Pearson相關(guān)系數(shù)(r)熱圖(圖1d)顯示,在相同的軟件下,不同測(cè)序平臺(tái)呈現(xiàn)出相似的整體性能。隨后,研究者比較了不同測(cè)序平臺(tái)與分析軟件間高置信度變異的檢測(cè)數(shù)量(圖1e),發(fā)現(xiàn)所有數(shù)據(jù)集的一致性高達(dá)93.4%(198/212)。其中,F(xiàn)ASTASeq 300能檢測(cè)到更多的特有突變,特別是通過(guò)SNVer和VarScan2兩個(gè)軟件。
綜上,在SNP和InDel的突變檢出方面,分析軟件間比測(cè)序平臺(tái)間表現(xiàn)出的差異更大,F(xiàn)ASTASeq 300在SNVer和VarScan2軟件下表現(xiàn)更優(yōu)。

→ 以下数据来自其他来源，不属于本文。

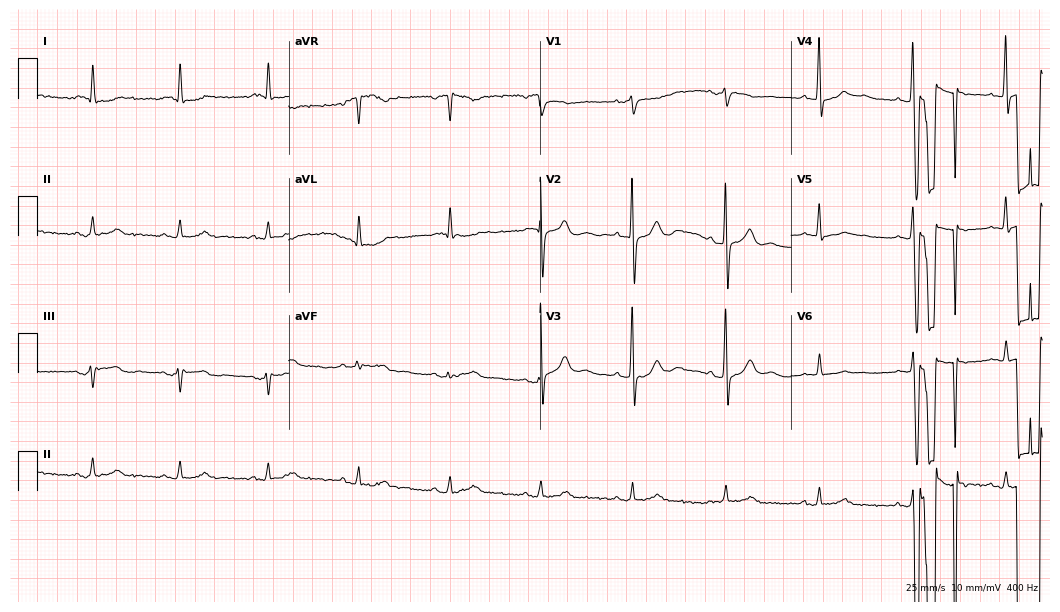
Resting 12-lead electrocardiogram (10.2-second recording at 400 Hz). Patient: an 82-year-old man. Read as a normal ECG.
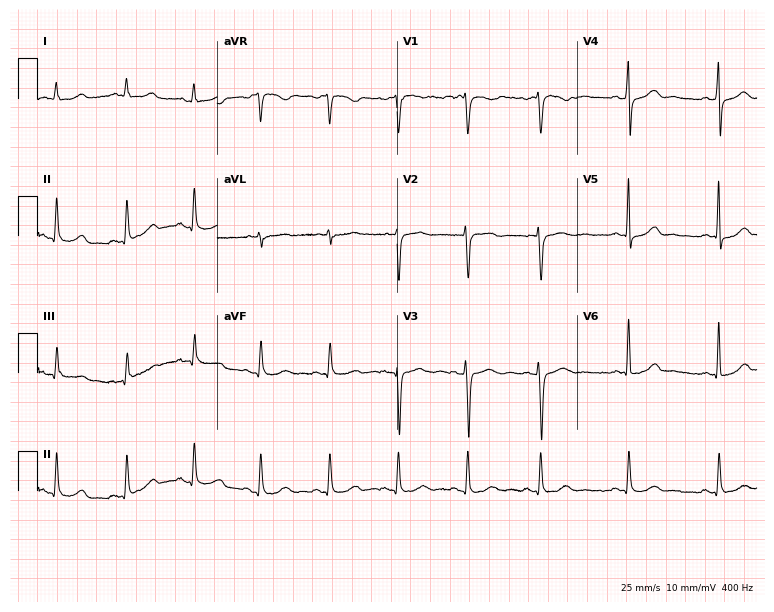
ECG — a 45-year-old female patient. Labelled as a normal ECG.

一般而言,測(cè)序深度的增加有助于變異檢測(cè)結(jié)果的重現(xiàn)和低頻突變的檢出,但需要更長(zhǎng)的分析時(shí)間、更高的計(jì)算復(fù)雜度以及成本。研究者以突變檢出表現(xiàn)最好的FASTASeq 300測(cè)序平臺(tái)和SNVer以及VarScan2兩款軟件為研究重點(diǎn),比較了不同測(cè)序深度下變異檢測(cè)時(shí)間、內(nèi)存使用、SNP和InDel檢測(cè)靈敏度的差異,期望探索到保證高靈敏度的情況下所需的最低測(cè)序深度(圖1f和1g,結(jié)果表明:至少500x的測(cè)序深度可以保證全部突變的檢出,而VarScan2軟件消耗內(nèi)存更少,運(yùn)行時(shí)間更短)。
TargetSeq One捕獲的cf DNA測(cè)序平臺(tái)與分析軟件的比較
對(duì)于cf DNA樣本,軟件SNVer和VarScan2在SNP和InDel檢測(cè)方面表現(xiàn)出色。F-score, 召回率(recall)和精確度都接近100% (Fig. S2),三個(gè)測(cè)序平臺(tái)NovaSeq 6000,MGISEQ 2000和SURFSeq 5000結(jié)果也很一致。
cell line樣本的分析軟件比較
通過(guò)下載公開(kāi)數(shù)據(jù)集,研究者獲取到3個(gè)乳腺癌和3個(gè)卵巢癌的panel測(cè)序結(jié)果,并使用上述五款軟件進(jìn)行突變檢測(cè),結(jié)果表明:SNVer和VarScan2兩款軟件同樣表現(xiàn)更優(yōu),其檢測(cè)結(jié)果最接近真集。